In our last post, we discussed the Nebraska Supreme Court decision in Koricic / Baker v. Beverly Hallmark to find that a family member "agent" could be authorized to signed the "principal" into a nursing home but the court would later parse through the clauses to decide which terms might not be included.
Consider, on the other hand, a trial court order in Brenda Ann Christenson, by and through Stephen Christenson v. The Abbey Rehabilitation and Nursing Center, Senior Health Management - Gold Coast, LLC; Capital Source, Inc. et al. where a judge came to a different conclusion on familial agency.
In Christenson, the validity of an arbitration agreement was at issue when a wife was admitted to a nursing home and orally gave her husband an unambiguous, all inclusive general grant of authority to sign "a bunch of papers" on her behalf, without limitation, and created a situation where the people at the nursing home reasonably believed the husband had such authority.
The court considered the situation akin to recent Florida long term care cases examining the scope of a power of attorney and likened that extension of authority to general agency-principal situations.

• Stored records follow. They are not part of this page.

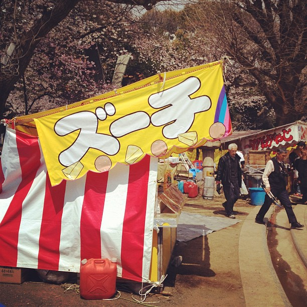 ズーチ チーズ Cheese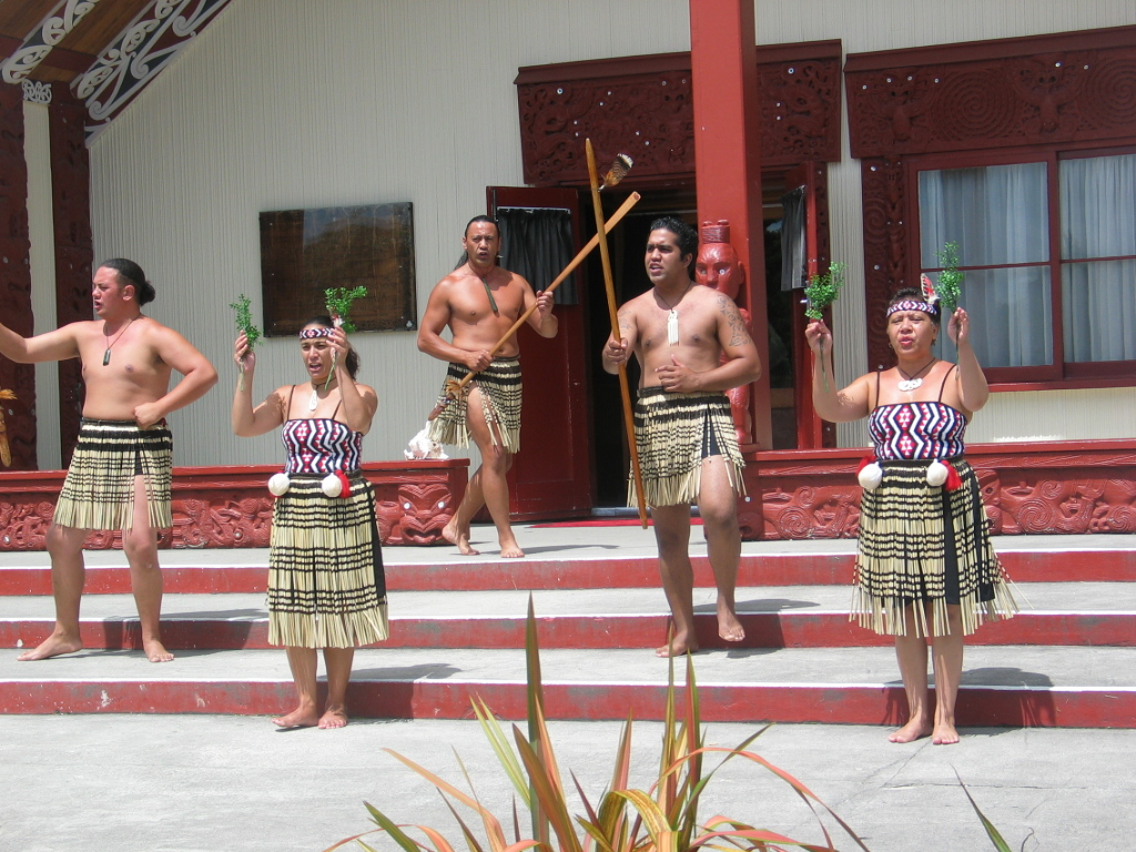 Eigen foto van een (in scene gezet) welkom door Maori's in Rotorua, Nieuw Zeeland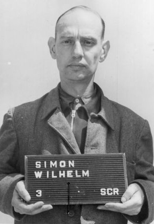 Haftbogenfoto des Angeklagten Wilhelm Simon (23.04.1900 in Wuppertal - 27.09.1971 in Bochum), SS-Oberscharführer, Arbeitseinsatzführer im Konzentrationslager Mittelbau-Dora, im Dachauer Dora-Prozess ("Case No. 000-50-37 Dora") am 30.12.1947 zu lebenslanger Haft verurteilt, 1954 vorzeitige Entlassung.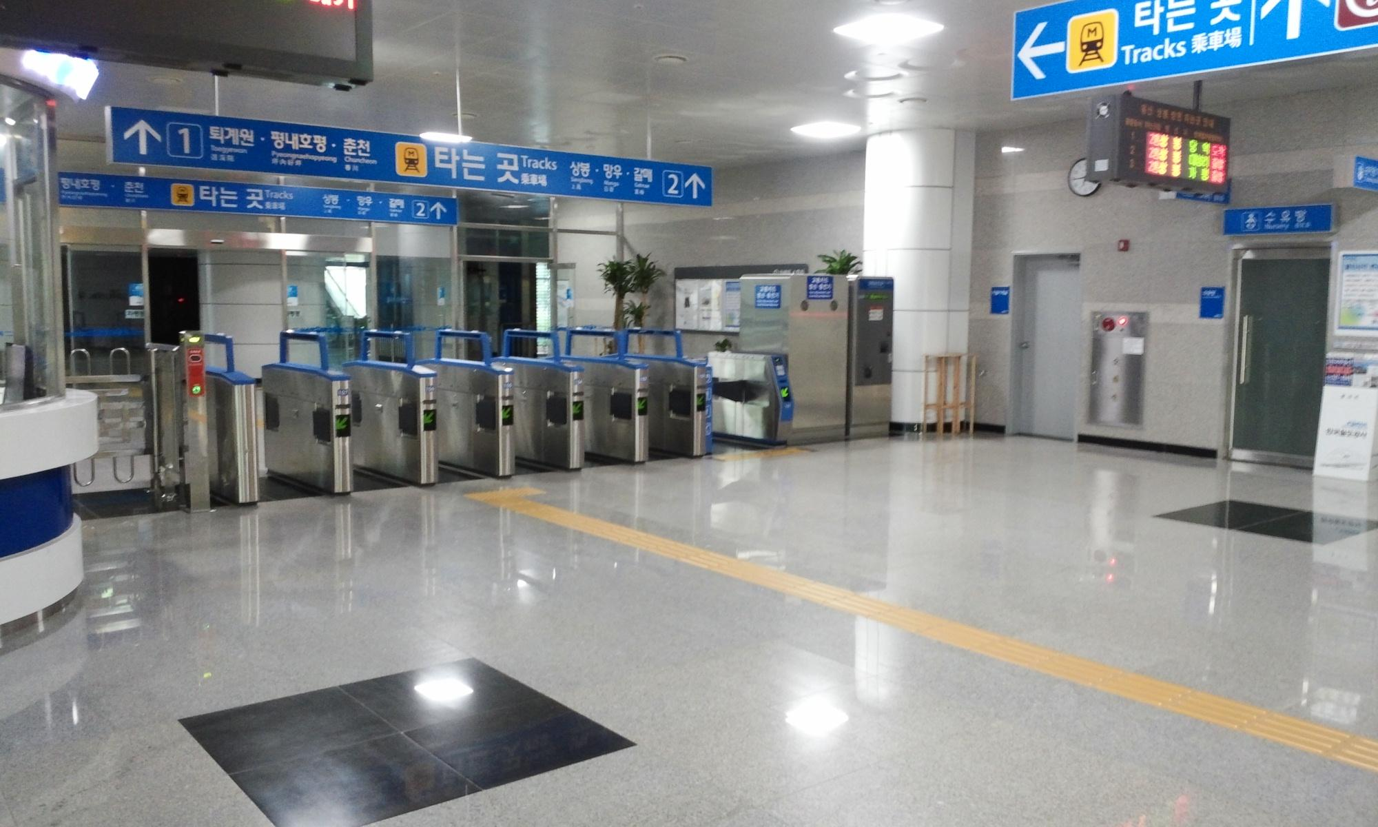 별내역 개찰구

While powers of attorney are strictly construed (Estate of McKibbin), a sufficiently broad, unambiguous, general grant of authority is a factual question and, if answered affirmatively, will lead the agent to bind the principal as courts indicated in Jaylene v. Moots, Five Points v. Mallory, and Sovereign Health Care of Tampa v. Est. of Huerta.
Here, the trial court was the finder of fact and determined that such a broad granting had occurred -- relying on two 60+ year old Florida Supreme Court cases which noted that agency could exist even if both agent and principal later deny (we presume that was the case here, although we also question if the same agent-principal couple are the named plaintiffs).
Take a look at the conclusion in the Nebraska case and contrast with Aguesta v. Industrial Fire and Casualty Co., which was cited in paragraph 16 of the order.